3. Ethereum Project is Vibrant and/or Broke

Ethereum Godfather Vitalik Buterin gave a lengthy and informative update on the Ethereum platform earlier this week. The post employs the tried and true "sandwich" technique, leading and ending with many of the recent successes for the Ethereum platform and community. Yet the "meat" of the post describes the less-than-positive state of finances for the Ethereum Foundation:

First of all, it is indeed true that the foundation’s finances are limited, and a large part of this was the result of our failure to sell nearly as much of our BTC holdings as we were planning to before the price dropped to $220; as a result, we suffered roughly $9m in lost potential capital [ed. note: the "lost potential" equals half the funds raised in the quasi-IPO], and a hiring schedule that was meant to last over three years ended up lasting a little under two (although bolstered by a “second wind” from our ETH holdings).
The foundation and its subsidiaries alone simply do not have the manpower to push the entirety of this vision through to its ultimate completion...although the foundation and its subsidiaries can, and will, continue to be the primary driver of technology at the core, a highly community-driven model is necessary and essential, both to help the Ethereum ecosystem maximally grow and flourish and to establish Ethereum as a decentralized project which is ultimately owned by all of humanity, and not any one group.

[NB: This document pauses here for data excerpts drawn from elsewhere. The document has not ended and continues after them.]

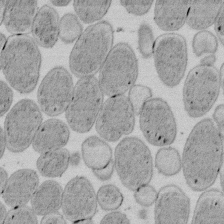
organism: E. coli
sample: Bacterial nucleoid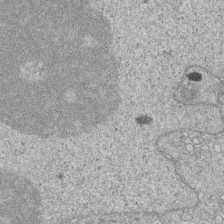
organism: Human
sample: HeLa cell HIV synapse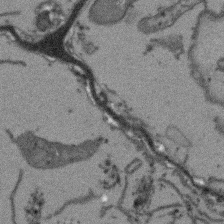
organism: Arabidopsis thaliana
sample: Root tip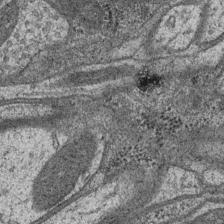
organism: Drosophila
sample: Optic medulla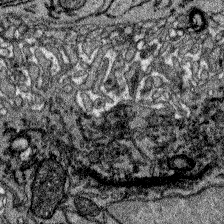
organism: Zebrafish
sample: Larval olfactory bulb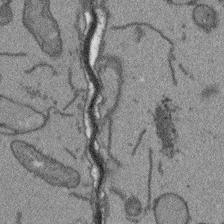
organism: Arabidopsis thaliana
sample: Root tip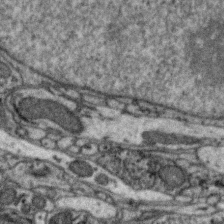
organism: Zebra finch
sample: Brain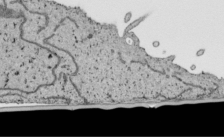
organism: Human
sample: Mitochondria in HCT116 cells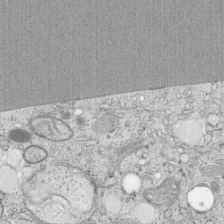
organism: African green monkey
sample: COS-7 cells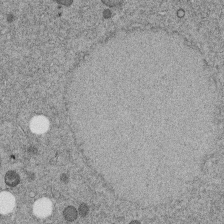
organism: C. elegans
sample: C. elegans embryo early stage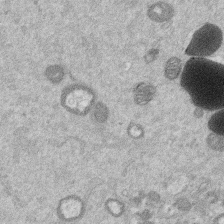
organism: Mouse
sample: Dividing mouse embryo 1 cell stage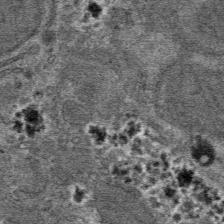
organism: Mouse
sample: Mouse hepatocytes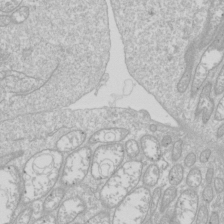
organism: Drosophila
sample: Cell division; meiosis; drosophila spermatocytes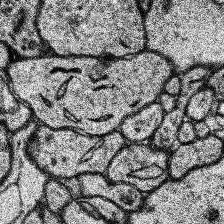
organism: Human
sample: Temporal Lobe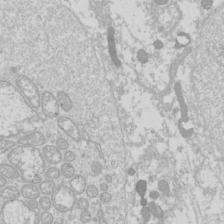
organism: Drosophila
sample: Cell division; meiosis; drosophila spermatocytes

4. Fintech Ledger Startups in the News

This week's article Meet the new kids on the blockchain does a very good albeit brief job reviewing four startups focused on bringing ledger solutions to financial institutions: Symbiont, Clearmatics, SETL and Eris. Worth a read, if only to get a peak at the Eris team posing in a London back alley:

Which Eris team member is Brick Tamland?

Which Eris team member is Brick Tamland?

Speaking of Anchorman-style alley fights, Symbiont CEO Mark Smith took the gloves off regarding his competition in the article Smart securities issuer Symbiont fires shots in the private blockchain arms race:

"But from a business standpoint we are way ahead of [Digital Asset Holdings]. They are probably a year behind us on all fronts." Referring to Digital Asset Holdings' recent issuance for Pivit, Smith said: "We had done something substantially more difficult over a month prior. So we were the first to do it and we are the only firm to do it with a smart contract. So again, they are behind us and then what they did wasn't even really that impressive." Smith said DAH is very skillful in the media and has a big budget and can scale quickly from a company standpoint. "But there is no substitute for experience in the market and that's really what we have," he added.

In the words of Ron Burgundy: "Boy, that escalated quickly."